If the children are emotionally confused, it's probably because their parents are dead and their Uncle has purposely absented himself from their lives, like Jehovah turning his back on Adam and Eve. Miles' evasions and little crimes would seem an obvious result of this situation, which Giddens prefers to ignore.

Cinematographer Freddie Francis outdoes himself. The great gray mansion is perfectly lit and the lenses invite us to find clues in the corners of rooms and hiding in the hedges and marsh grass. Many shots hold Miss Giddens in a closeup on one side of the frame while an important event happens (or she imagines it happens) on the other side. The only hindrance is that the lenses used appear to be older models that give faces the CinemaScope 'mumps' in close-ups. These earlier lenses with distorted fields show up frequently in Fox films made in Europe, leading Savant to think that they were exported (dumped) when the studios received newer designs from Bausch & Lomb.

The Innocents exploits its soundtrack better than any horror film to that date, using silences and an eerie song to set a mood. The main lamenting tune, sung by a solitary voice, precedes the Fox logo and plays like a haunting overture in a minor key. By the time we're hearing Miss Giddens' whimpering cries behind the titles, we're completely won over.

Jack Clayton's movie reportedly didn't do that well in the theaters and didn't start any big trends in upscale screen horror, but its reputation has grown with the years. Nicole Kidman's The Others is almost a remake of The Innocents, at least in tone, with Kidman channeling Grace Kelly instead of Ms. Kerr.
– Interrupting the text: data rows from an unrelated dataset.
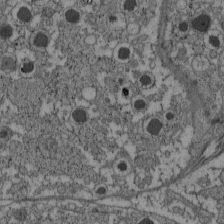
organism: C57BL Mouse
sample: Pancreatic islet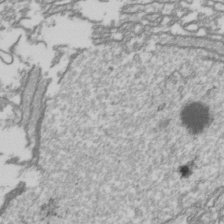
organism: Drosophila
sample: Cell division; meiosis; drosophila spermatocytes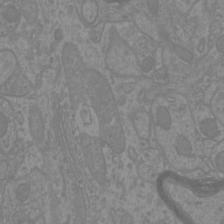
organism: Mouse
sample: Cortical neurons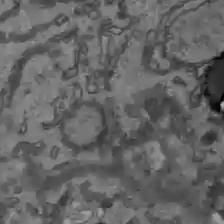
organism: C57BL Mouse
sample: Liver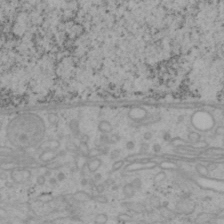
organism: Human
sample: HeLa cells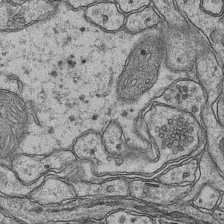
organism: Mouse
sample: CA1 Hippocampus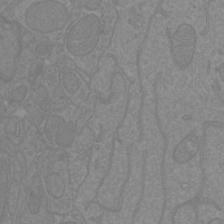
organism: Mouse
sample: Cortical neurons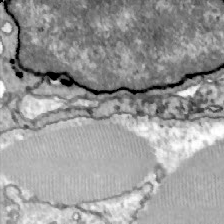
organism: Zebrafish
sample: Actinotrichia fibers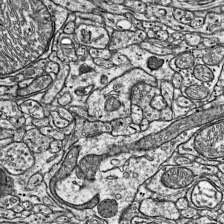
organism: Mouse
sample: Visual Cortex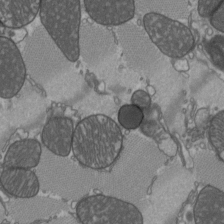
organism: C57BL Mouse
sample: Heart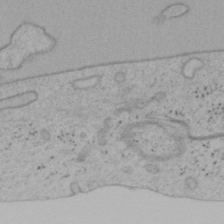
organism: Human
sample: HeLa cells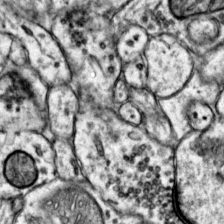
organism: Mouse
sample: Primary visual cortex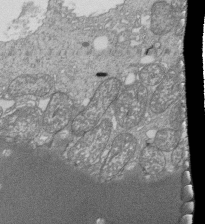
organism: Tetrahymena
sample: Cilia in tetrahymena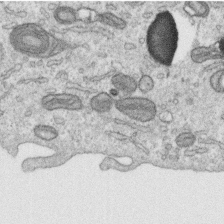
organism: Human
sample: Centriole in RPE cells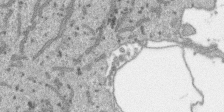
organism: Human
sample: Lung epithelial cells infected with SARS-CoV-2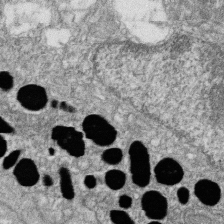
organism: Zebrafish
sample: Cilia; retinal pigment epithelium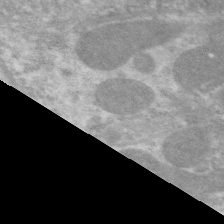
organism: C. elegans
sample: Pharynx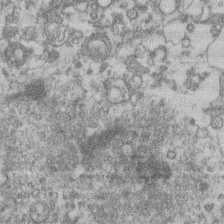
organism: Mouse
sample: T cell stromal cell synapse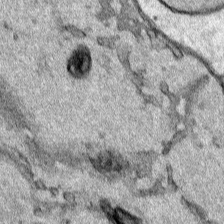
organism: Human
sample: Mitochondria in HCT116 cells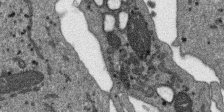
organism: Human
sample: Lung epithelial cells infected with SARS-CoV-2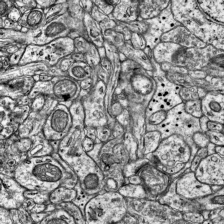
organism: Mouse
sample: Visual Cortex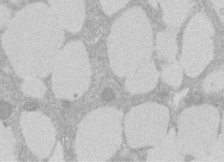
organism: Rat
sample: Salivary granule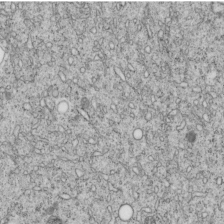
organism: C. elegans
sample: C. elegans embryo early stage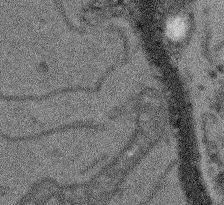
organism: Arabidopsis thaliana
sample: Root tip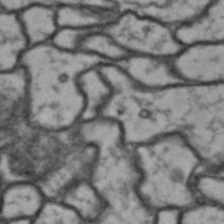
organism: Drosophila
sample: Brain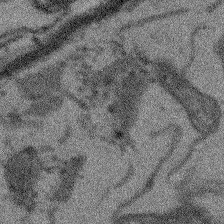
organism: Arabidopsis thaliana
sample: Root tip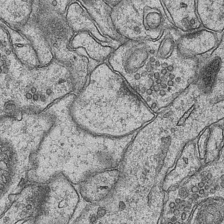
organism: Mouse
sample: CA1 Hippocampus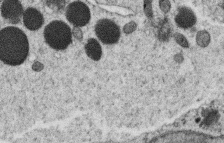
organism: C. elegans
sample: C. elegans oocyte; sperm cells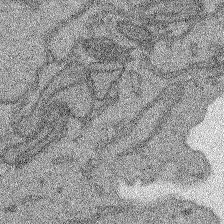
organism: Human
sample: HeLa cells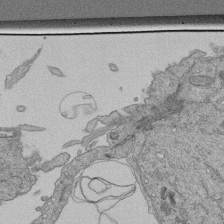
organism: Human
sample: Retinal organoid Rod and Cone cells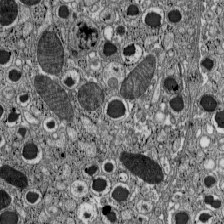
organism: C57BL Mouse
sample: Pancreatic islet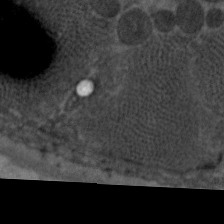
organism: C. elegans
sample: Pharynx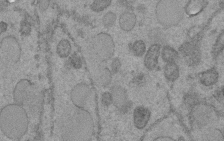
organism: C. elegans
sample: C. elegans embryo early stage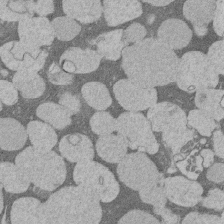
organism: Rat
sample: Salivary granule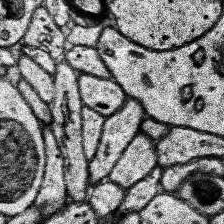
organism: Human
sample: Temporal Lobe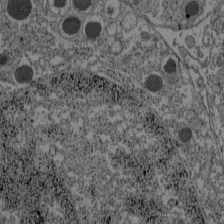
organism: C57BL Mouse
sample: Pancreatic islet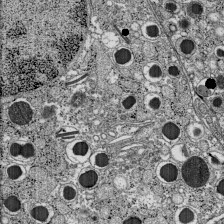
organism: C57BL Mouse
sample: Pancreatic islet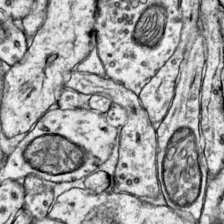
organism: Mouse
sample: Primary visual cortex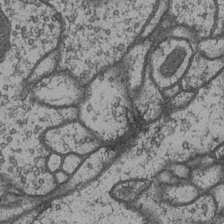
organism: Drosophila
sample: Optic medulla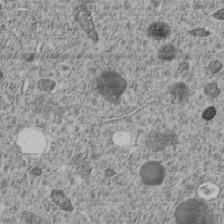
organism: C. elegans
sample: C. elegans embryo early stage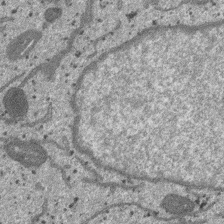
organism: Human
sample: Lung epithelial cells infected with SARS-CoV-2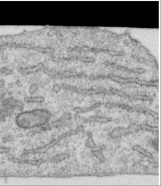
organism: Human
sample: Centriole in RPE cells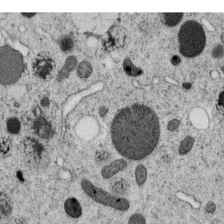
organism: C. elegans
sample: C. elegans oocyte; sperm cells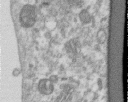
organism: Human
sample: Centriole in RPE cells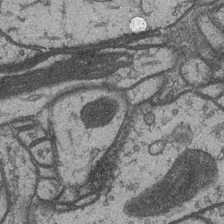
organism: Drosophila
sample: Optic medulla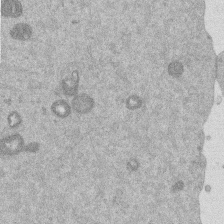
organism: Mouse
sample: Dividing mouse embryo 1 cell stage

Fox's DVD of The Innocents is a fine enhanced transfer of a good but not perfect film element. Minor density fluctuation occurs in several places, mainly the titles. Earlier descriptions of the film style described the 'apparition' scenes as being optically processed to put defocused vignetting around the edges of the image. When these effects weren't present, some reviewers presumed that the laserdisc from the 90s was crop-framed. The vignettes still aren't there, at least not in any blatant form, and the picture doesn't look too tightly composed or blown up.

It's a shame that a commentary wasn't included to further discuss The Innocents and explain its path from celebrated literary classic to high-toned filmic horror. A trailer is included, complete with a tag line shouted several times by a narrator in an echo chamber, that disappointingly tries to ballyhoo the movie as a screen shocker like any other. The DVD box likewise uses a yawningly generic sales pitch: "A Haunting Tale of Terror!"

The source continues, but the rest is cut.